#### Exercise directions
Quote the lines of the data below verbatim, beginning at the line that contains "Del av karta" and ending at the last line, both included, and excluding pictures.

[Records from a data source]
-- -- --

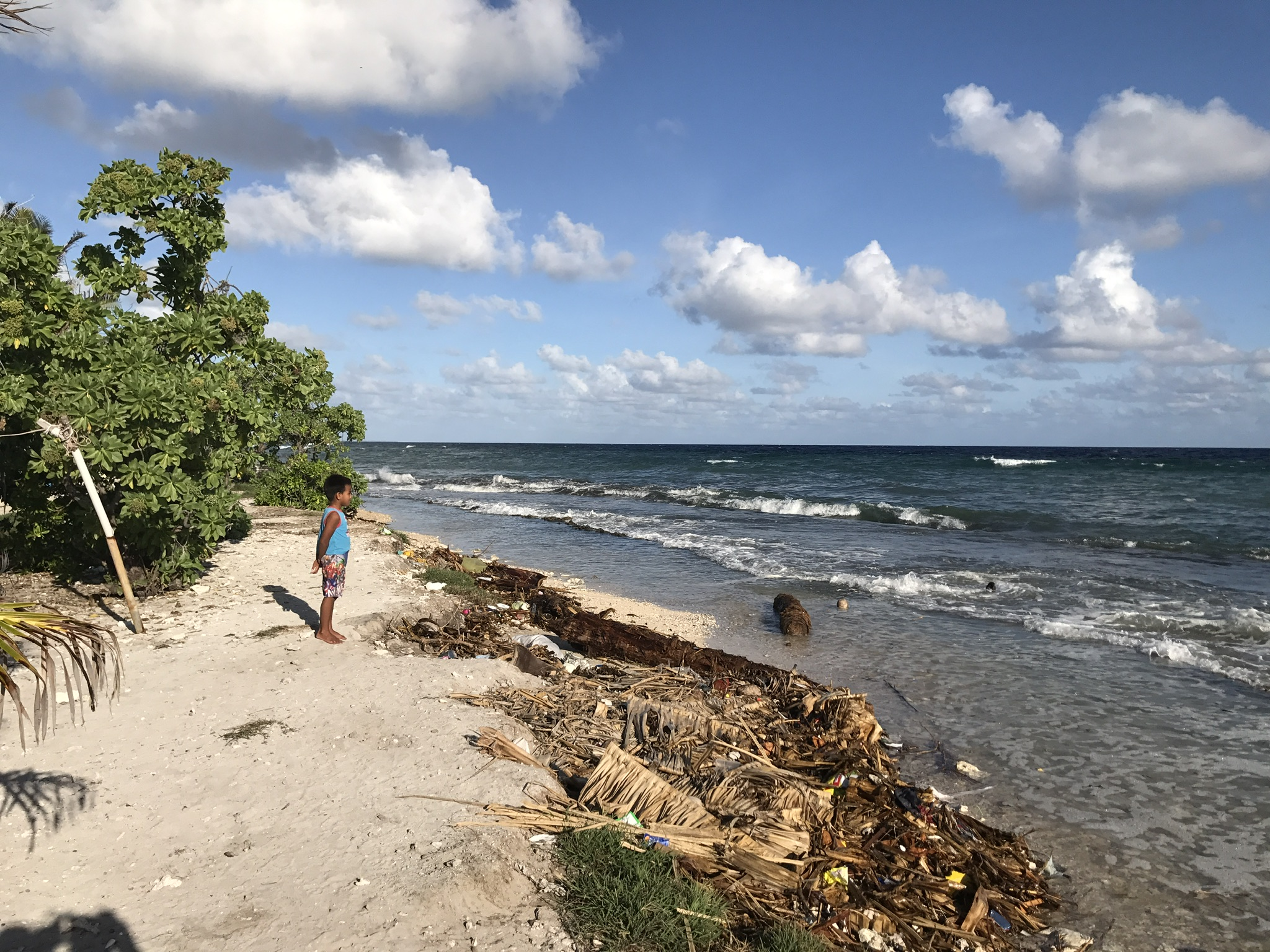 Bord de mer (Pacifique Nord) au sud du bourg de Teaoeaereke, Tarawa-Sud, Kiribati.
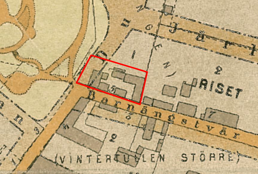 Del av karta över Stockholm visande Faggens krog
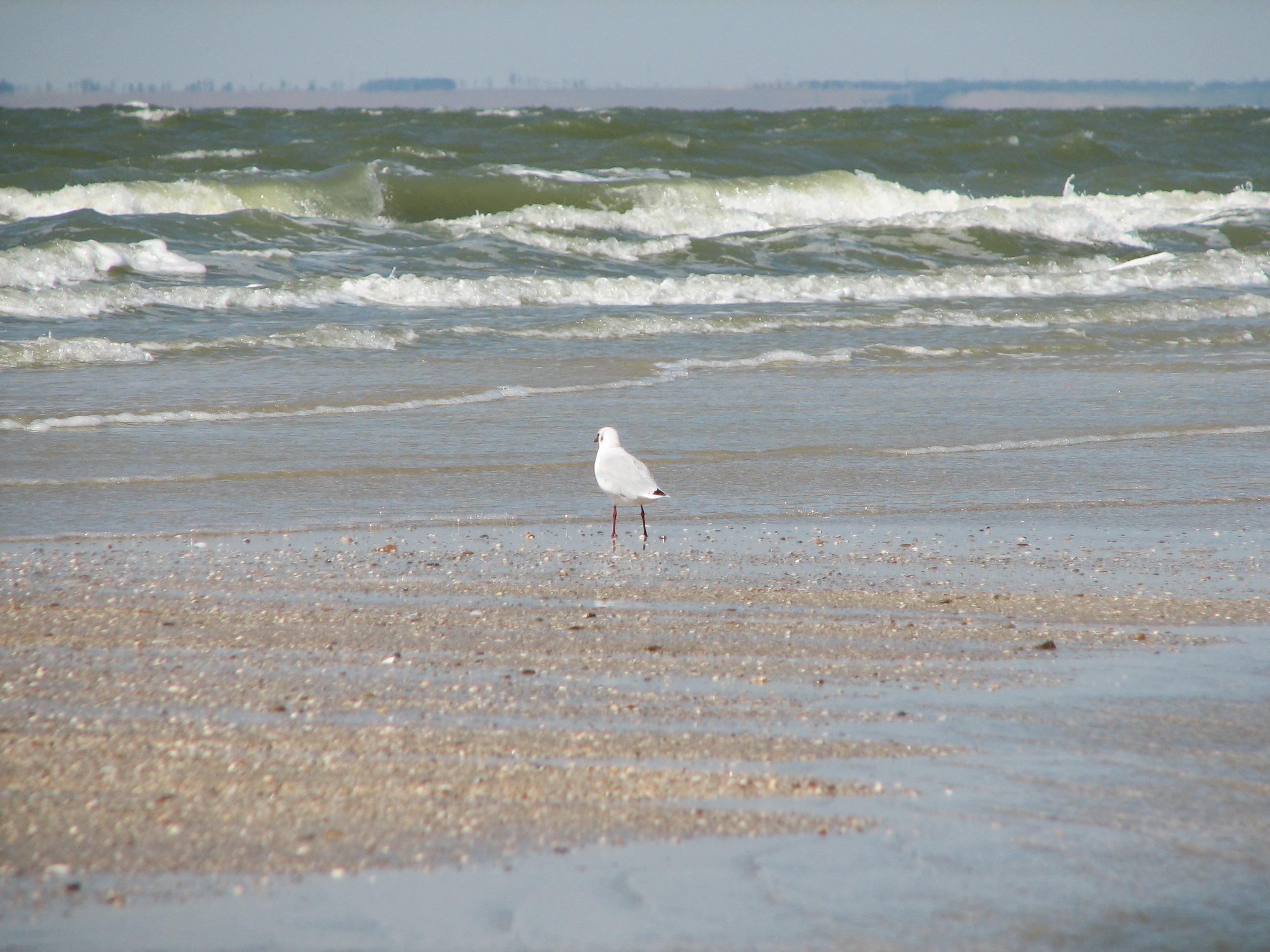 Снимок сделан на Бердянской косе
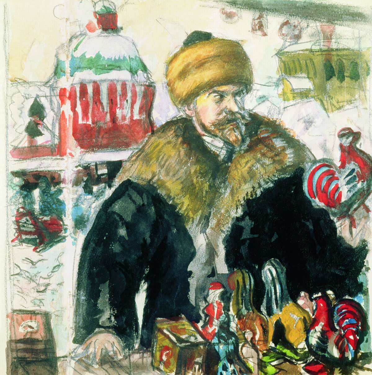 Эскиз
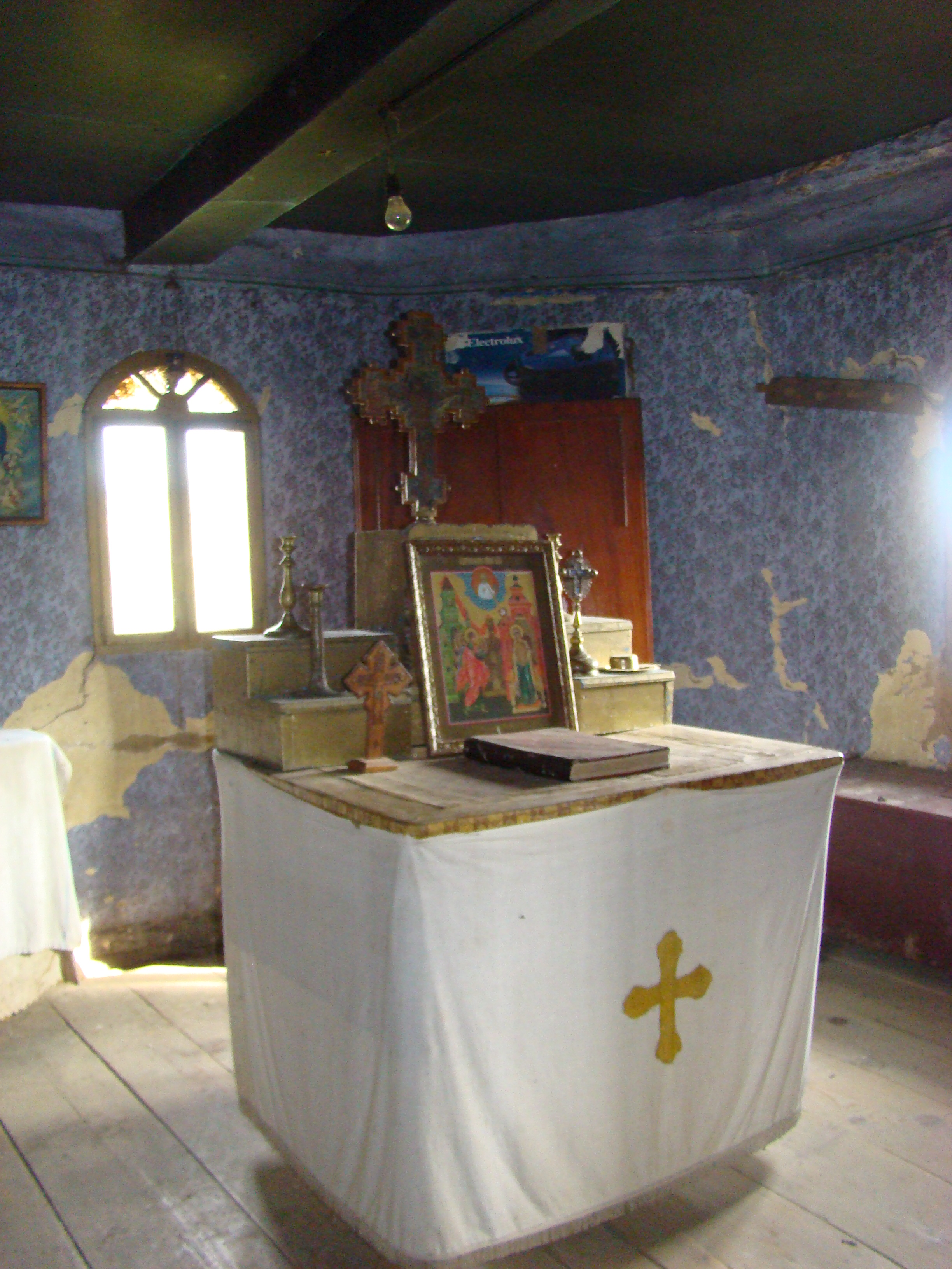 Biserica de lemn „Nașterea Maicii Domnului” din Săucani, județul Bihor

-- -- --

#### Result below
 Del av karta över Stockholm visande Faggens krog
 Снимок сделан на Бердянской косе
 Эскиз
 Biserica de lemn „Nașterea Maicii Domnului” din Săucani, județul Bihor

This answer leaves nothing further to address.